Dr. Wayne Giles, director of CDC's Division of Population Health, adds that the survey further revealed many adults don't know about healthy habits around bedtime. That's right; a nightly routine isn't just for the kids in the house. "Lifestyle changes such as going to bed at the same time each night; rising at the same time each morning; and turning off or removing televisions, computers, mobile devices from the bedroom, can help people get the healthy sleep they need," he said.
Interestingly, Americans living in paradise, A.K.A. Hawaii, get the least amount of zzz's while South Dakotans are getting the most nightly rest. Could that have something to do with the amount of daylight hours? Researchers didn't speculate on that point.

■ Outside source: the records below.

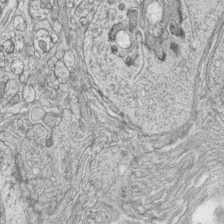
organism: Zebrafish
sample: synaptic ribbons in rod cells and cone cells
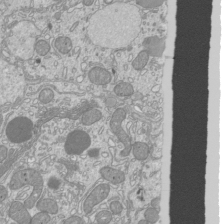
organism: Mouse
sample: Cilia; mouse epididymis
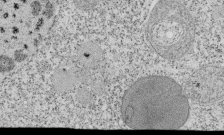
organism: Tetrahymena
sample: Cilia in tetrahymena
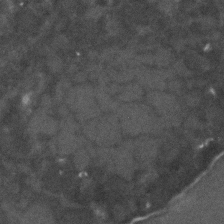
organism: C. elegans
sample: C. elegans embryo
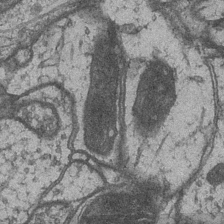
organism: Drosophila
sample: Optic medulla
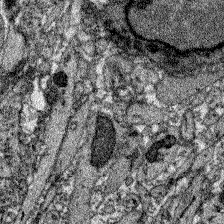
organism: Zebrafish
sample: Larval olfactory bulb
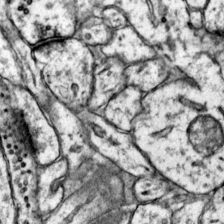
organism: Mouse
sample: Primary visual cortex
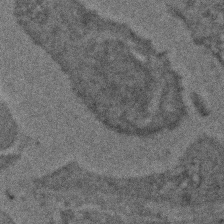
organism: Zebrafish
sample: Zebrafish embryo
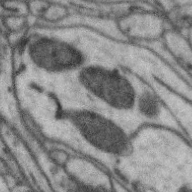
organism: Zebra finch
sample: Brain
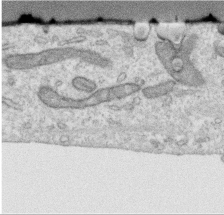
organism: Human
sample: Centriole in RPE cells
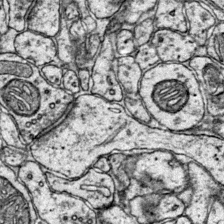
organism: Mouse
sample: Primary visual cortex
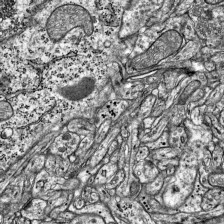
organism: Mouse
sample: Visual Cortex
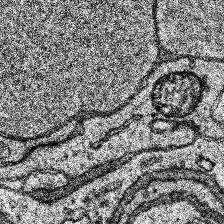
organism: Human
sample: Temporal Lobe
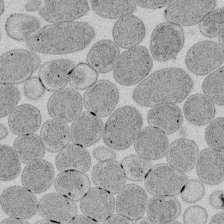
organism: E. coli
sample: Bacterial nucleoid
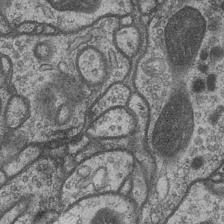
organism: Drosophila
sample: Optic medulla
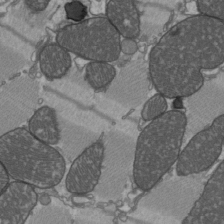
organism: C57BL Mouse
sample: Heart
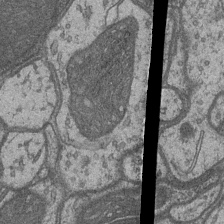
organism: Drosophila
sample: Optic medulla
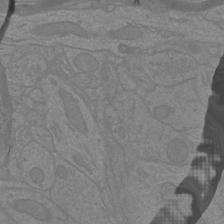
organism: Mouse
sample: Cortical neurons
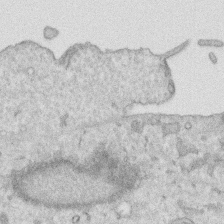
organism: Human
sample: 1205lu cells
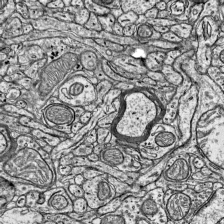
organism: Mouse
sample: Visual Cortex
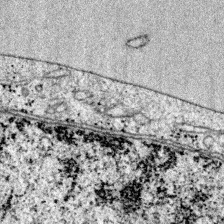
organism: Human
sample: HeLa cells
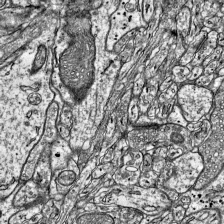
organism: Mouse
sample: Visual Cortex
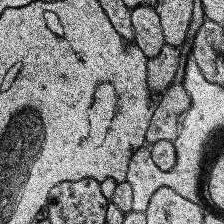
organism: Human
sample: Temporal Lobe
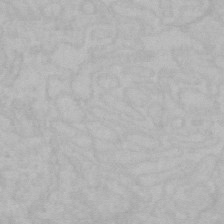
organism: Mouse
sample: Choroid plexus
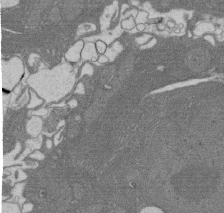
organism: Rat
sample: Salivary granule
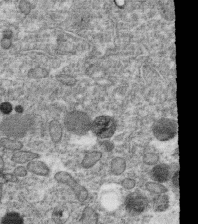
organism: C. elegans
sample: C. elegans oocyte; sperm cells
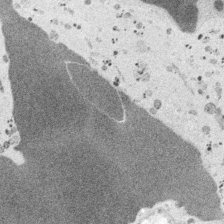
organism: Embia sp.
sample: Silk gland
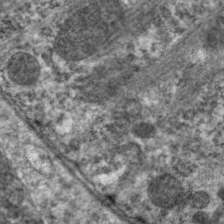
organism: C. elegans
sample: Pharynx
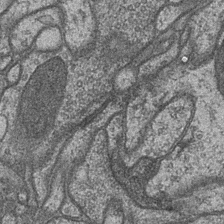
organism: Drosophila
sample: Optic medulla
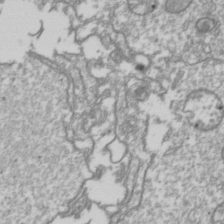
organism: Drosophila
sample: Cell division; meiosis; drosophila spermatocytes
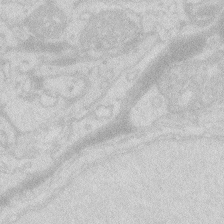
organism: Zebrafish
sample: Macrophage
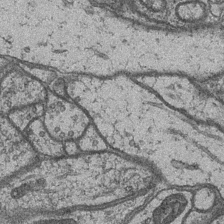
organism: Drosophila
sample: Optic medulla
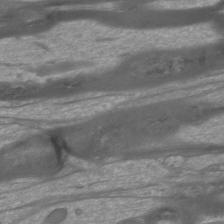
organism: Mouse
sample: Cortical neurons
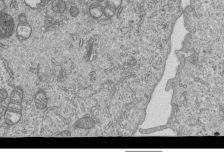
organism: Human
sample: MDA-MB-231 cells
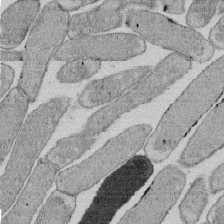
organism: E. coli
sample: Bacterial nucleoid
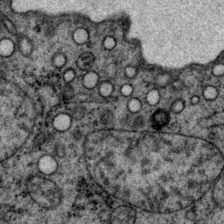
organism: P. pacificus
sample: Pharynx
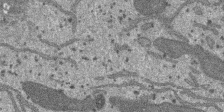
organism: Human
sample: Lung epithelial cells infected with SARS-CoV-2
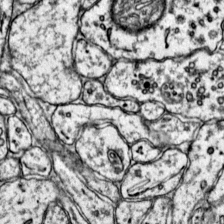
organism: Mouse
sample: Primary visual cortex
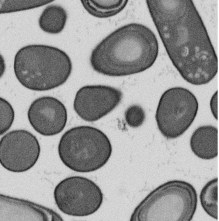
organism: B. subtilis
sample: Bacterial spore
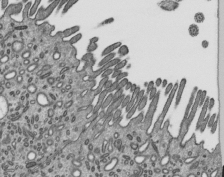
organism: Mouse
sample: Mouse epididymis efferent ductule cilia
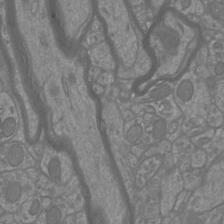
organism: Mouse
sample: Cortical neurons
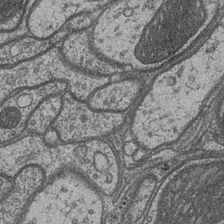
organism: Drosophila
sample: Optic medulla
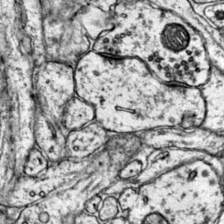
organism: Mouse
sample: Primary visual cortex
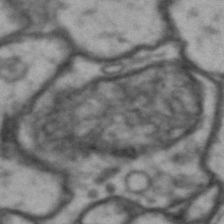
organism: Drosophila
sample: Brain
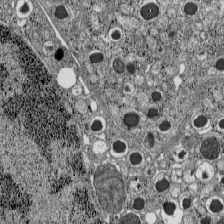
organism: C57BL Mouse
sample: Pancreatic islet
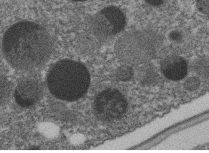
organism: C. elegans
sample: C. elegans embryo early stage
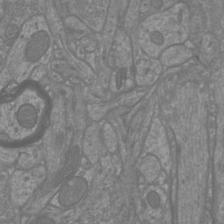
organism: Mouse
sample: Cortical neurons
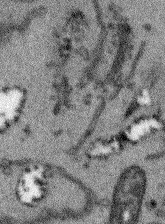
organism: Arabidopsis thaliana
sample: Root tip
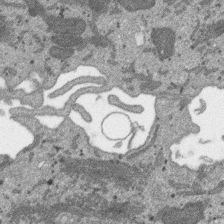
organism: Human
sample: Lung epithelial cells infected with SARS-CoV-2
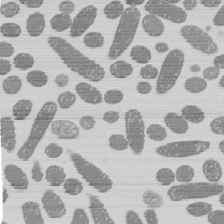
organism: E. coli
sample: Bacterial nucleoid
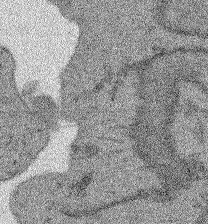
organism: Human
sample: HeLa cells
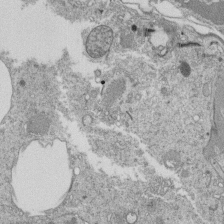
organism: Tetrahymena
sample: Cilia in tetrahymena
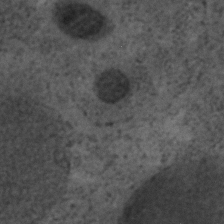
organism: C. elegans
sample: C. elegans embryo
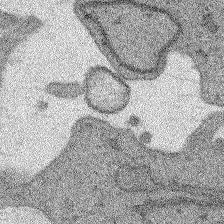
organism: Human
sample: HeLa cells
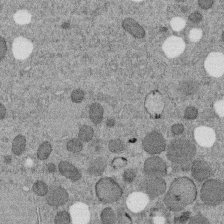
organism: C. elegans
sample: C. elegans embryo early stage
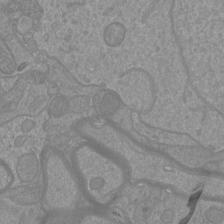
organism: Mouse
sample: Cortical neurons
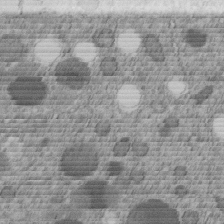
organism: C. elegans
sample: C. elegans embryo early stage
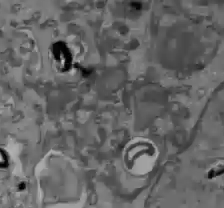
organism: C57BL Mouse
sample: Liver
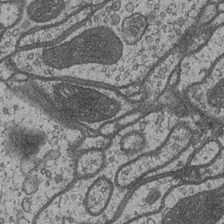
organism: Drosophila
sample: Optic medulla
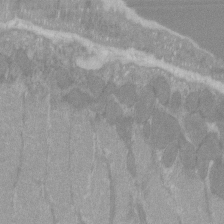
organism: C57BL Mouse
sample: Tibialis anterior muscle cell
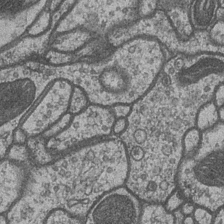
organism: Drosophila
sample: Optic medulla
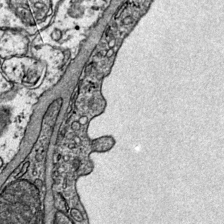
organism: Mouse
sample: Primary visual cortex
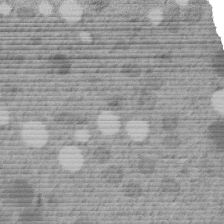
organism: C. elegans
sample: C. elegans embryo early stage
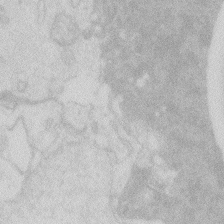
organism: Zebrafish
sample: Macrophage
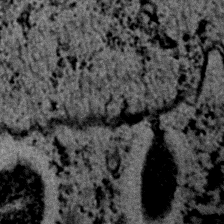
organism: C. elegans
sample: C. elegans embryo
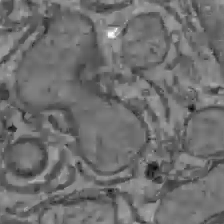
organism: C57BL Mouse
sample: Liver
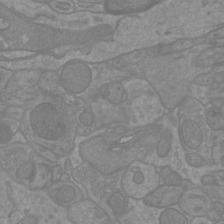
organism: Mouse
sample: Cortical neurons
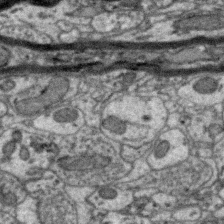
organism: Zebra finch
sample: Brain
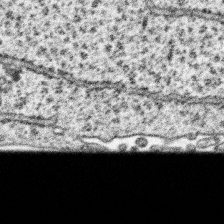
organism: Human
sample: HeLa cells
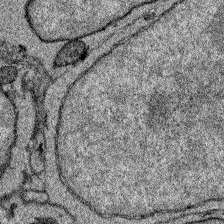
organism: Zebrafish
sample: Larval olfactory bulb
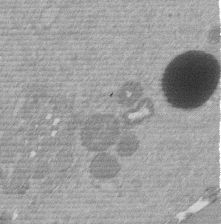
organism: Mouse
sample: Dividing mouse embryo 1 cell stage
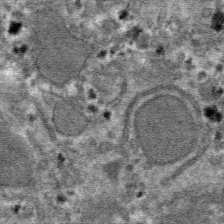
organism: Mouse
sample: Mouse hepatocytes
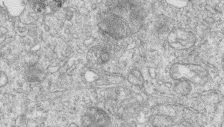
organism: Human
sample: HeLa cell HIV synapse
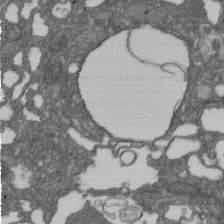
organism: Drosophila
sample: Nephrocyte
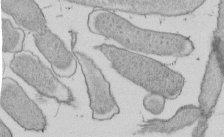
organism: E. coli
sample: Bacterial nucleoid
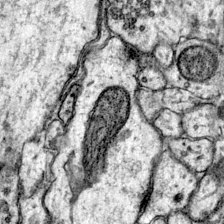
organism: Mouse
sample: Primary visual cortex
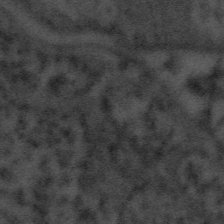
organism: Tuwongella immobilis
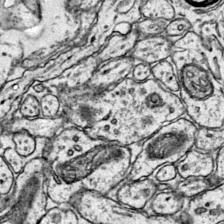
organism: Mouse
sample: Primary visual cortex
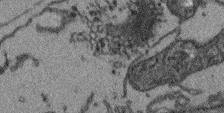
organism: Arabidopsis thaliana
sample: Root tip
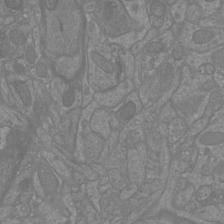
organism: Mouse
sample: Cortical neurons
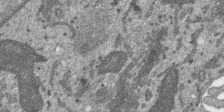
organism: Human
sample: Lung epithelial cells infected with SARS-CoV-2
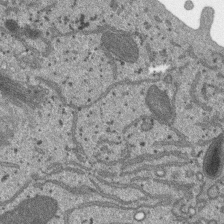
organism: Human
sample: Lung epithelial cells infected with SARS-CoV-2
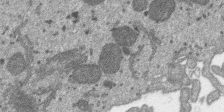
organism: Human
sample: Lung epithelial cells infected with SARS-CoV-2
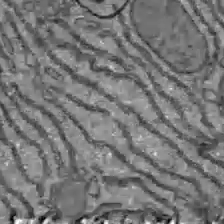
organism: C57BL Mouse
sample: Liver
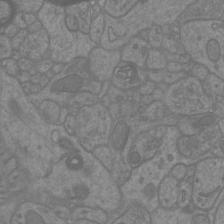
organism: Mouse
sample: Cortical neurons
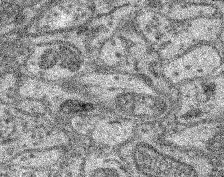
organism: Mouse
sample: Retina
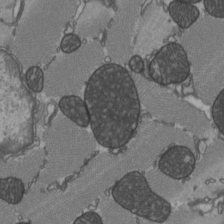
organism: C57BL Mouse
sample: Heart
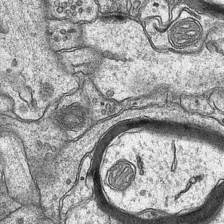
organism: Mouse
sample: CA1 Hippocampus
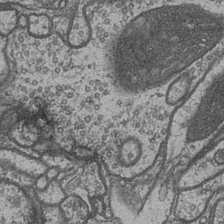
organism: Drosophila
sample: Optic medulla
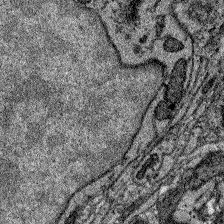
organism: Zebrafish
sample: Larval olfactory bulb
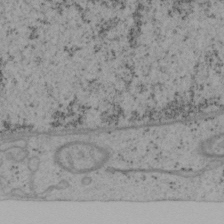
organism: Human
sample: HeLa cells
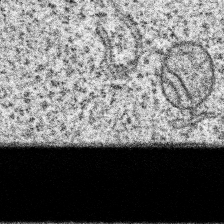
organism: Human
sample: HeLa cells
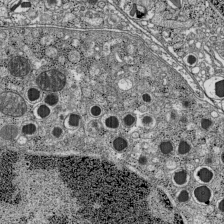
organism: C57BL Mouse
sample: Pancreatic islet
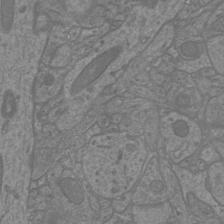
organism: Mouse
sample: Cortical neurons
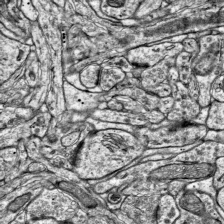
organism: Mouse
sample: Visual Cortex
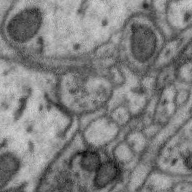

But they did find that snooze time is tied to race and economic status: Black people tend to get less rest than whites and Hispanics, and lower-income individuals are also sleeping less. The report specified:
"People who reported they were unable to work or were unemployed had lower healthy sleep duration (51 percent and 60 percent, respectively) than did employed respondents (65 percent). The prevalence of healthy sleep duration was highest among people with a college degree or higher (72 percent)."
The takeaway: Get more rest. I know, I know. Easier said than done. But clearly sleeping at least seven hours per night is tied to major health benefits both you and your kiddos need.Do you get enough shut eye each night?